Officials for the Richmond Performing Arts Center say they didn’t realize they’d have to pay real-estate taxes, and the city paid their bill.

City Council voted to give $1.75 million to the parent group of Richmond CenterStage last week so the theater group could pay its real estate taxes. Representatives of the Richmond Performing Arts Center said they weren't supposed to be billed.

The mayor's office, which endorsed the deal, called it a paper transaction that would cost the city nothing and have the sole effect of wiping out the group's tax bill.

But not everyone bought that. Council members Parker Agelasto and Chris Hilbert voted against the deal, saying there were too many unanswered questions to proceed.
More questions have surfaced since the vote. Here are a few:

1. Whose fault is this?

None of the principals is eager to assign blame. The city suggested that the bill came as the result of a change in the assessor's office. The city assessor, James Hester, noted that the tax bill was the result of a state law that's been on the books for 40 years. So who made this mess?

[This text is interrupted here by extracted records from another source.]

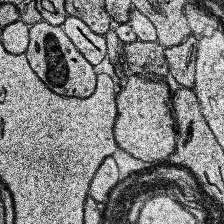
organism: Human
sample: Temporal Lobe
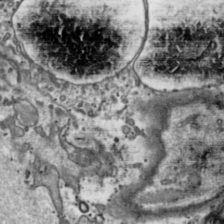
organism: Toxoplasma gondii
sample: Parasites in a vacuole inside a host cell
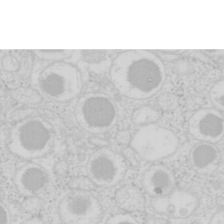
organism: Mouse
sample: Pancreas
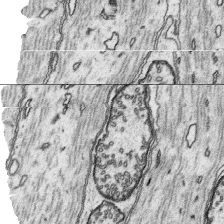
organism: Platynereis dumerilii
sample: Parapodia
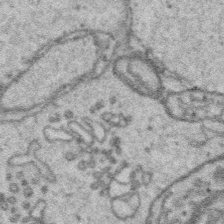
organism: Platynereis dumerilii
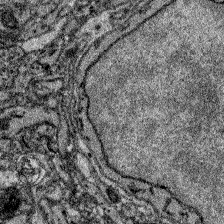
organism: Zebrafish
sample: Larval olfactory bulb
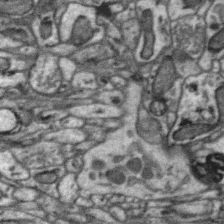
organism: Zebra finch
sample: Brain
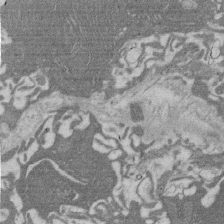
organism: Rat
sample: Salivary granule
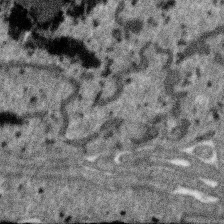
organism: Human
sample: Lung epithelial cells infected with SARS-CoV-2
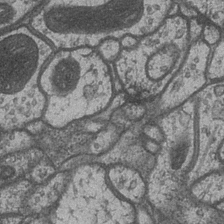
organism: Drosophila
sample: Optic medulla
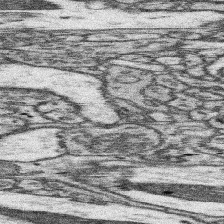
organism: Mouse
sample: Somatosensory cortex neuropil
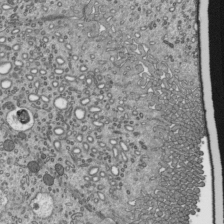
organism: Mouse
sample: Mouse epididymis efferent ductule cilia
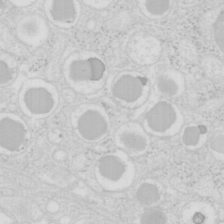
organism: Mouse
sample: Pancreas
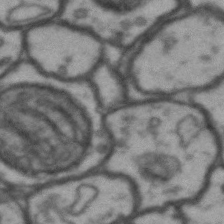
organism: Drosophila
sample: Brain
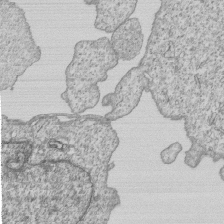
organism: Human
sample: MDA-MB-231 cells
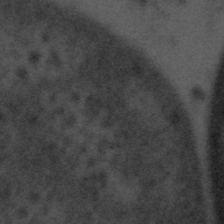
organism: Tuwongella immobilis
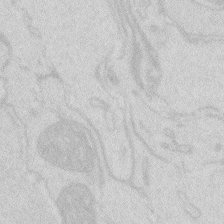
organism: Zebrafish
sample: Macrophage
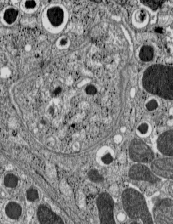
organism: C57BL Mouse
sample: Pancreatic islet
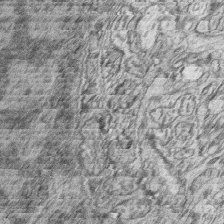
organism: Zebrafish
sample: synaptic ribbons in rod cells and cone cells
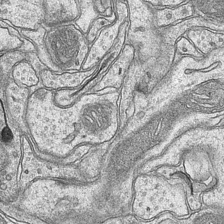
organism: Mouse
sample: CA1 Hippocampus
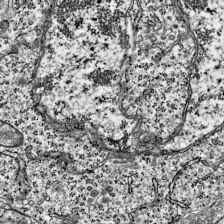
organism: Mouse
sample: Visual Cortex
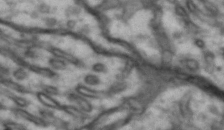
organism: Drosophila
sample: Brain
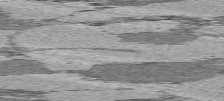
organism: C57BL Mouse
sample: Heart
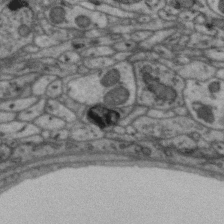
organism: Zebra finch
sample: Brain
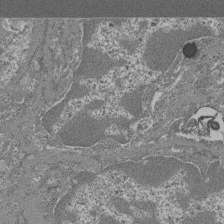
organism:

"CenterStage's lawyer should have seen this coming and provided for it and been aware of it," says Tom Kasper, a federal tax credit syndicator who's worked on projects in Richmond and across the country. "As City Council members are saying, how are we learning about this five years later? This is a fundamental aspect of doing these deals with nonprofits."

Full disclosure: Kasper says he met with CenterStage officials when they were setting up the deal but wasn't chosen to syndicate the tax credits.

He insists that in the right hands, the deal could have been structured to avoid the real-estate tax issue.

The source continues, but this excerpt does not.